Software developers hold a lot of information in their head while working. Any serious interruption means they lose their train of thought and have to start over. This was already explained in The Mythical Man-Month, which came out in 1975 (over fifty years ago by now!). The same concept is expressed regularly in articles such as Maker’s Schedule, Manager’s Schedule by Paul Graham in 2009.

By now software professionals know not to interrupt their colleague without good reason, but what about the interruptions we inflict on ourselves? When we build automated systems which are slow to respond, we can either switch context while we wait, or stare at a screen waiting for a machine to be done. I believe machines should wait for humans, never the other way around.

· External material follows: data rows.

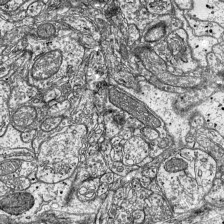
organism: Mouse
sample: Visual Cortex
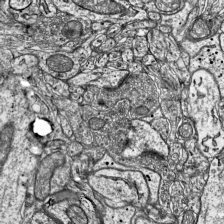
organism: Mouse
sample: Visual Cortex
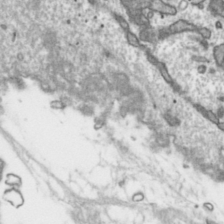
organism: Toxoplasma gondii
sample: Parasites in a vacuole inside a host cell
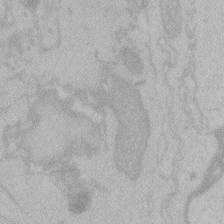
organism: Zebrafish
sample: Macrophage infected with Toxoplasma gondii
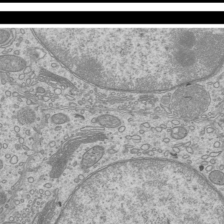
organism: Mouse
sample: Cilia; mouse epididymis
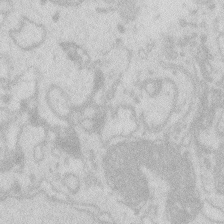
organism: Zebrafish
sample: Macrophage
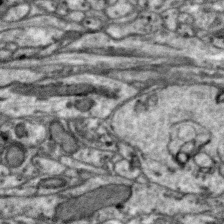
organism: Zebra finch
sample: Brain
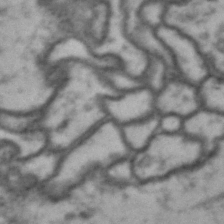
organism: Drosophila
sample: Brain
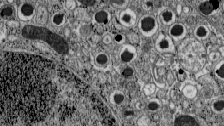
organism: C57BL Mouse
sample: Pancreatic islet
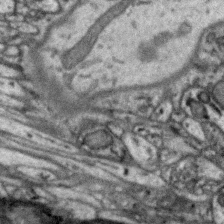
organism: Zebra finch
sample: Brain
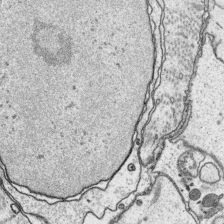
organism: Platynereis dumerilii
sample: Parapodia
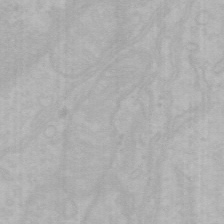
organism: Mouse
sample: Choroid plexus
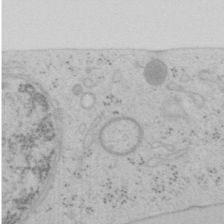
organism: Human
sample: HeLa cells
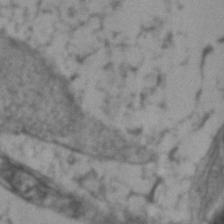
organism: Zebrafish
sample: Zebrafish embryo
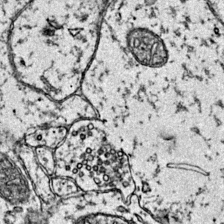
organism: Mouse
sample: Primary visual cortex
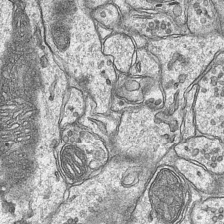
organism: Mouse
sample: CA1 Hippocampus
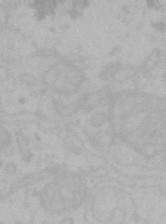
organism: Mouse
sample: Choroid plexus
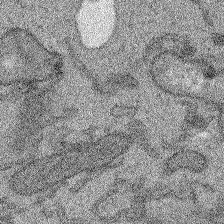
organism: Human
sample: HeLa cells
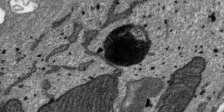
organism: Human
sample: Lung epithelial cells, uninfected (mock) control
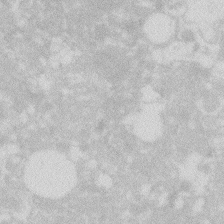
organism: Zebrafish
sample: Macrophage
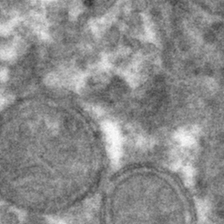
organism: Mouse
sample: Mouse hepatocytes
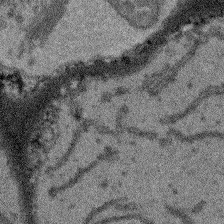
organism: Arabidopsis thaliana
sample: Root tip
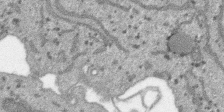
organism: Human
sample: Lung epithelial cells infected with SARS-CoV-2
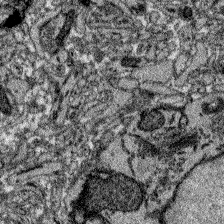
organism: Zebrafish
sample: Larval olfactory bulb
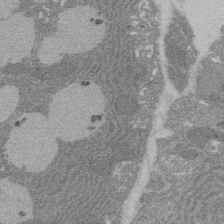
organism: Rat
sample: Salivary granule
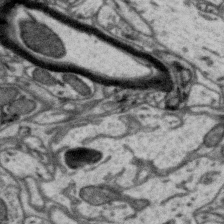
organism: Zebra finch
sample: Brain
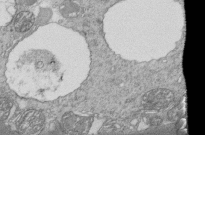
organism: Tetrahymena
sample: Cilia in tetrahymena
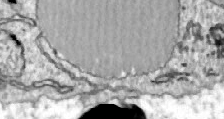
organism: Zebrafish
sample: Actinotrichia fibers
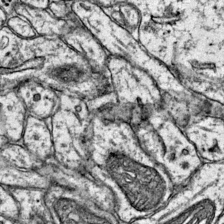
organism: Mouse
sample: Primary visual cortex
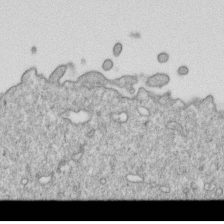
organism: Mouse
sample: Activated OT-1 CD8+ T cells
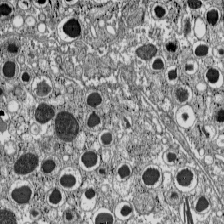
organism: C57BL Mouse
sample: Pancreatic islet
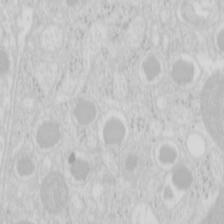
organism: Mouse
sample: Pancreas
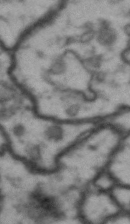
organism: Drosophila
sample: Brain
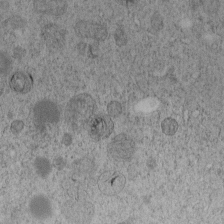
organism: C. elegans
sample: C. elegans embryo early stage
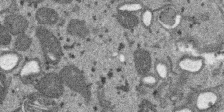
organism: Human
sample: Lung epithelial cells infected with SARS-CoV-2
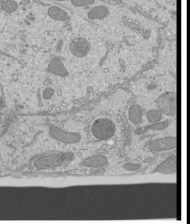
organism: Mouse
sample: Cilia; mouse epididymis
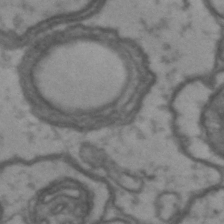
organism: Drosophila
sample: Brain
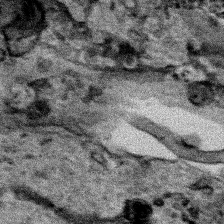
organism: Human
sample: Mitochondria in HCT116 cells
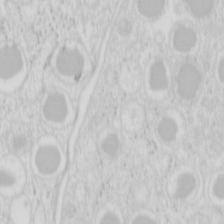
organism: Mouse
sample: Pancreas
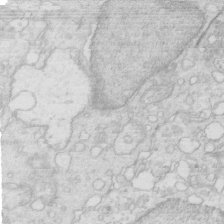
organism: Mouse
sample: Multiciliated cells
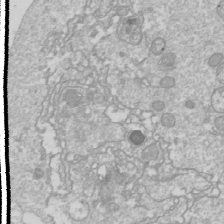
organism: Drosophila
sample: Cell division; meiosis; drosophila spermatocytes
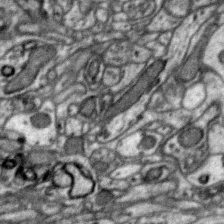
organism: Zebra finch
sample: Brain

Slow feedback can come from many sources:

  • An individual integration test which takes more than a minute to run locally because it has to rebuild an entire database from scratch.
  • Testing against a third party system which takes five minutes before it sends back a response.
  • Performing multiple manual steps in a user interface before waiting for an invoice to be generated and downloaded. Adding several minutes to each design iteration.
  • A continuous integration (CI) pipeline that takes an hour to run because it contains thousands of slow tests which it executes one by one.

When I have to wait for 30 seconds I can stay focused; I will stare at my screen until the automated process is complete. If it takes more than a minute I start checking my email, notifications, or chat. At five minutes or more I look for a minor task to complete or get a coffee. However, if I have to wait longer I have no choice but to pick up a different problem, which means switching context completely until the system gives feedback.

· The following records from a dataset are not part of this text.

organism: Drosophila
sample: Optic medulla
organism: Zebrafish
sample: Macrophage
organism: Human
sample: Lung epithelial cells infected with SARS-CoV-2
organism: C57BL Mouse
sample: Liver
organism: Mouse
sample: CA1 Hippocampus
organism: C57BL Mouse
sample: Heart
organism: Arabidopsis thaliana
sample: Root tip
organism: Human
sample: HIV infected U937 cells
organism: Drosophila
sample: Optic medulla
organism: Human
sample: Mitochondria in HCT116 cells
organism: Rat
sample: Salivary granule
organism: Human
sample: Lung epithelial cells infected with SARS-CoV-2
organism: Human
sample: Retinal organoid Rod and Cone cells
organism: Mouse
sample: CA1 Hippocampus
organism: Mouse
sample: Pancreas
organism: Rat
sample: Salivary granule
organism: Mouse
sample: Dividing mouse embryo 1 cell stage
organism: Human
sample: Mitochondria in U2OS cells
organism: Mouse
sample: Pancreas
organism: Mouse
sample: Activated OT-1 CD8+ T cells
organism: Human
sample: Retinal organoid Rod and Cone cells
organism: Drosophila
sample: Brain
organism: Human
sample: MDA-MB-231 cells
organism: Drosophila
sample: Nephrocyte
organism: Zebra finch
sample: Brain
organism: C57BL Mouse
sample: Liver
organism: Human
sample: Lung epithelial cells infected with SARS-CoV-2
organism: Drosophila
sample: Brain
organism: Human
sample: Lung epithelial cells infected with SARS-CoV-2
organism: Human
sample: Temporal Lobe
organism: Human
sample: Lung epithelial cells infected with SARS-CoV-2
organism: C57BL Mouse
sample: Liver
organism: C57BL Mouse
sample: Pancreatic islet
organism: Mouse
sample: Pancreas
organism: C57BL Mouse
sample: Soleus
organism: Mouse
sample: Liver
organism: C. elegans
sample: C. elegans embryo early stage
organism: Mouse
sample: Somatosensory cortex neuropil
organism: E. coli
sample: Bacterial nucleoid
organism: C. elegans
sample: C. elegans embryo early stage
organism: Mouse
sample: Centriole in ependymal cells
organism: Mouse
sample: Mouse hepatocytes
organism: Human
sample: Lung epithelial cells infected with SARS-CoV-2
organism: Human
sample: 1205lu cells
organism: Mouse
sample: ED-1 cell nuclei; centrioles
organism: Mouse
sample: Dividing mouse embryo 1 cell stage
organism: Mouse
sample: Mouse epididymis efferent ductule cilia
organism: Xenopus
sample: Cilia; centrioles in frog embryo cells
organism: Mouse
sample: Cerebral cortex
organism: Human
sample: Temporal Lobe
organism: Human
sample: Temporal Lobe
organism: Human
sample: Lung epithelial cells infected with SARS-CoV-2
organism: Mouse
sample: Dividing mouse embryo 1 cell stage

Slow CI is often the worst offender yet the easiest to improve, making the cost/benefit payoff the greatest. When you reduce a CI process from over an hour to under ten minutes it has an immediate positive impact on your quality of life (and productivity). Less context switching, faster collaboration, less frustration and fatigue. Therefore, I will demonstrate this with a simple code-base, which behaves like some real-life CI pipelines I had to live with.

This repository on GitLab contains a test suite with 3600 tests, each of which run the sleep(1) command. If you want to see for yourself you could clone the project and run:

docker build -t sleepytest .
docker run --rm sleepytest vendor/bin/phpunit

I do not recommend doing this. You would be waiting a long time just to confirm that 3600 seconds do in fact add up to one hour. I did run it once, the output looked like this: a screenshot showing tests totaling one 1 hour and 3 seconds There is always some overhead, which accounts for the 3.855 extra seconds.

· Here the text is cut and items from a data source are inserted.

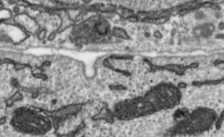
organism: Toxoplasma gondii
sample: Parasites in a vacuole inside a host cell
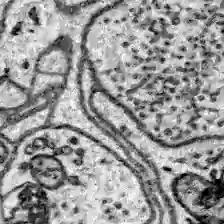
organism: Zebrafish
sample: Brain
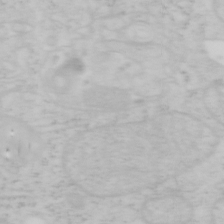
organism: Mouse
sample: OT-I killer T cells with ID8 ovarian cancer cells
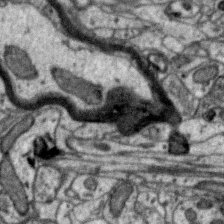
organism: Zebra finch
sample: Brain
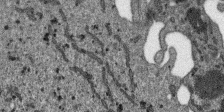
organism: Human
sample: Lung epithelial cells infected with SARS-CoV-2
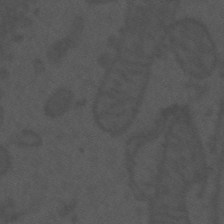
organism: Mouse
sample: Suprachiasmatic nucleus
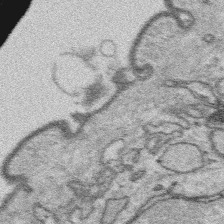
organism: Platynereis dumerilii
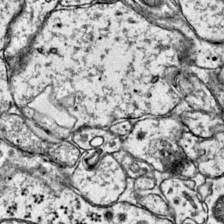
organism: Mouse
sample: Primary visual cortex
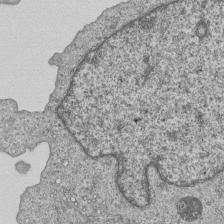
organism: Human
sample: MDA-MB-231 cells
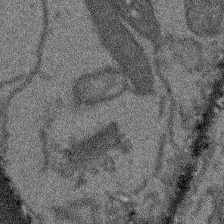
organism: Arabidopsis thaliana
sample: Root tip
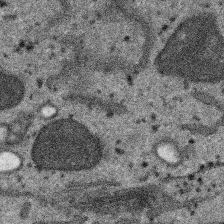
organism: Human
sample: Lung epithelial cells infected with SARS-CoV-2
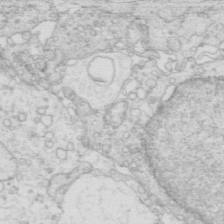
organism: Mouse
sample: Multiciliated cells
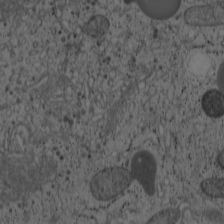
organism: African green monkey
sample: COS-7 cells
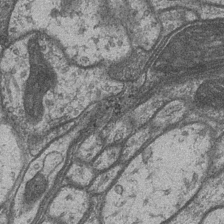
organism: Drosophila
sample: Optic medulla
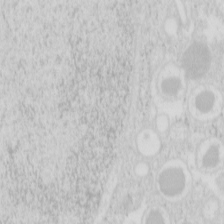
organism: Mouse
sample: Pancreas
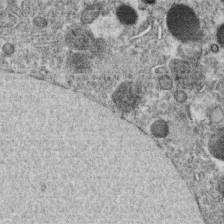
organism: C. elegans
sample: C. elegans oocyte; sperm cells
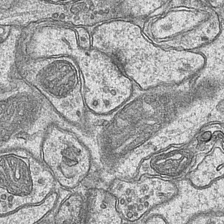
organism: Mouse
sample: CA1 Hippocampus
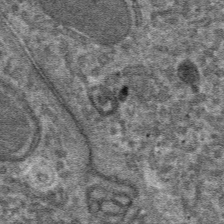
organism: Mouse
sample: Mouse hepatocytes
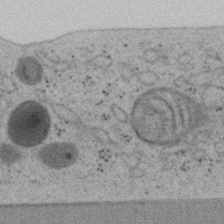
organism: Human
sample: HeLa cells
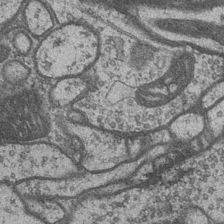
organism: Drosophila
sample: Optic medulla
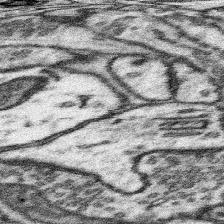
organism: Mouse
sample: Somatosensory cortex neuropil
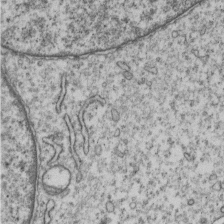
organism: Human
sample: MDA-MB-231 cells
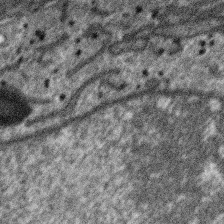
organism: Human
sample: Lung epithelial cells infected with SARS-CoV-2
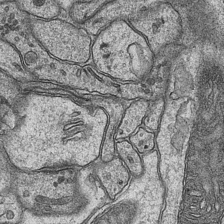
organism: Mouse
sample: CA1 Hippocampus

Imagine a real codebase with thousands of tests which does all kinds of database operations and file generation processes taking a full hour. It would take significant time and effort to meaningfully reduce the test runtime by improving the code. Furthermore, test suites always grow as products accumulate features, optimizing them is generally a losing battle. Instead, everyone just has to deal with it by picking up a different task, switching back and forth between contexts while they wait for test results.

It is often easier to split the test pipeline into smaller parallel jobs rather than optimizing the tests. I’ve taken my demo repository and created two pipelines on gitlab.com:

  • pipeline 1 runs all tests serially, which took 61 minutes
  • pipeline 2 splits the tests into 10 parallel jobs, which took 7 minutes to run

Instead of having to switch context between multiple features while waiting for feedback you could do something minor; review your own code a last time before submitting a merge request, stretch your legs, or answer an email.

These delays don’t exist in isolation. I have worked with multiple slow feedback loops stacked on top of each other. A poorly written task requires clarification, individual tests take more than a minute to run locally, the CI pipeline takes over an hour, code reviews take time, QA adds another delay, infrequent releases mean you can wait a long time before you find out how real users interact with a feature.

Each step introduces its own feedback loop. Stacked together they make it impossible to finish a single task without switching context multiple times. As a result work spreads across many tasks but little actually gets completed. Some of these problems are hard to fix, others are easier, but it is important to realize you are making a trade-off whenever you tolerate slow feedback.

p.s. My apologies to the operators of gitlab.com for occupying your runners for 120 minutes just to prove my point.